Alon filozofé

Pour l’union des Réunionnais dans la lutte contre le racisme

Billet philosophique

Roger Orlu / 21 janvier 2011

La lutte contre toutes les formes du racisme à La Réunion et dans le monde a toujours été un des combats essentiels du Parti communiste réunionnais, sous l’impulsion de ses fondateurs et dirigeants depuis 51 ans. Dans le cadre de "2011, l’Année d’Élie, un combattant Réunionnais de la liberté", soyons plus que jamais conscients de l’importance de ce problème du racisme dans le pays et restons fidèles à cette tradition militante. Akoz ?
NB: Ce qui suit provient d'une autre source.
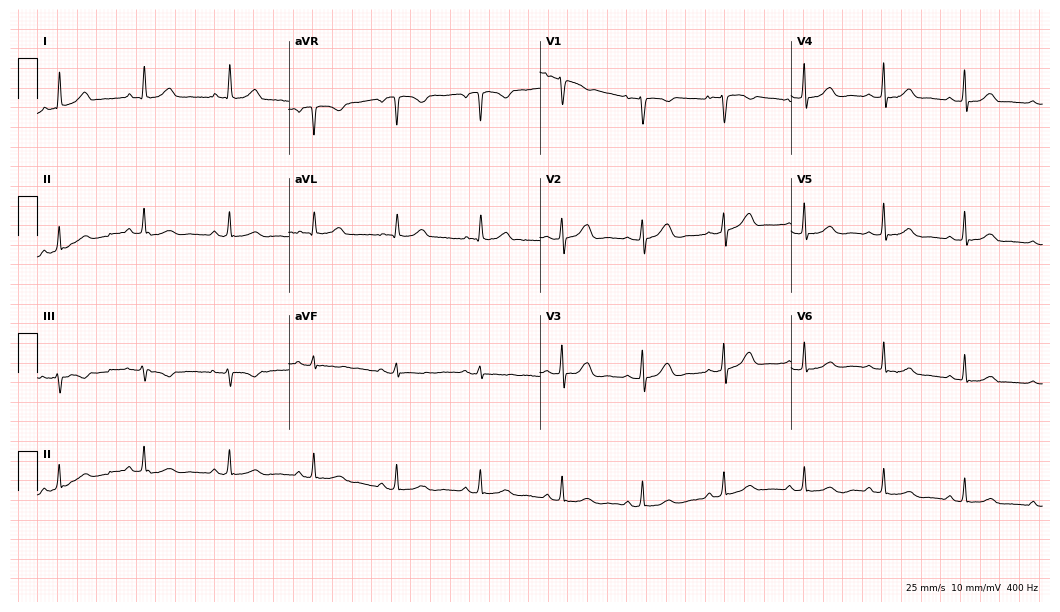
ECG (10.2-second recording at 400 Hz) — a woman, 47 years old. Labelled as a normal ECG.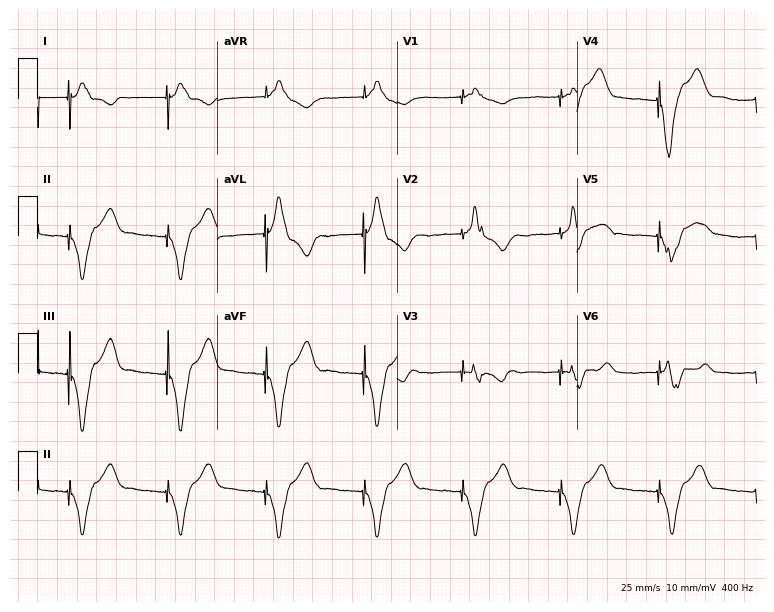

Le peuple réunionnais, comme une bonne partie de l’humanité, est toujours victime de ce comportement à la fois méprisant, barbare et non respectueux des droits humains que l’on appelle le racisme. Ousa nana 10.000 marmay i mor de fin sak zour ? É pou kosa ? É kisa lotèr ?
En quelques mots, comment peut-on définir ce que l’on appelle le racisme ? C’est une attitude qui consiste à traiter l’autre — une personne, un groupe ou un peuple — en inférieur en raison de la couleur de sa peau, de son origine, son lieu de naissance, son appartenance ethno-culturelle ou religieuse.
L’idéologie dite raciste, qui est à la base de cette attitude, a été un des éléments fondateurs de notre peuple puisque celui-ci est né de la colonisation du pays et du crime contre l’humanité qu’est l’esclavage, puis de l’engagisme, qui ont marqué plus des trois-quarts des trois siècles et demi de notre Histoire. Et cette gouvernance coloniale, comme les systèmes socio-économiques qui l’ont accompagnée, a toujours été inspirée par cette idéologie discriminatoire, diviseuse de notre société.

Ça continue

Mais l’abolition de l’esclavage le 20 décembre 1848, puis l’abolition de l’engagisme le 11 novembre 1882 et l’abolition du statut colonial de La Réunion par la loi Vergès-Lépervanche le 19 mars 1946 ont-elles suffi pour abolir le racisme à La Réunion et ses effets inhumains sur notre vivre ensemble ? Tous les jours on constate que non.
En effet, de nombreuses études sociologiques apportent la preuve que les principales victimes d’injustices et de discriminations sont les Réunionnais descendants d’esclaves et d’engagés. Ces personnes sont les plus nombreuses victimes du non-respect de leur droit au travail, au logement, à la formation, à la libre expression ; ce sont les principales victimes des inégalités sociales, de la répression judiciaire, du mépris et de l’infériorisation de leur culture, sans oublier les injures racistes exprimées encore publiquement ces derniers mois.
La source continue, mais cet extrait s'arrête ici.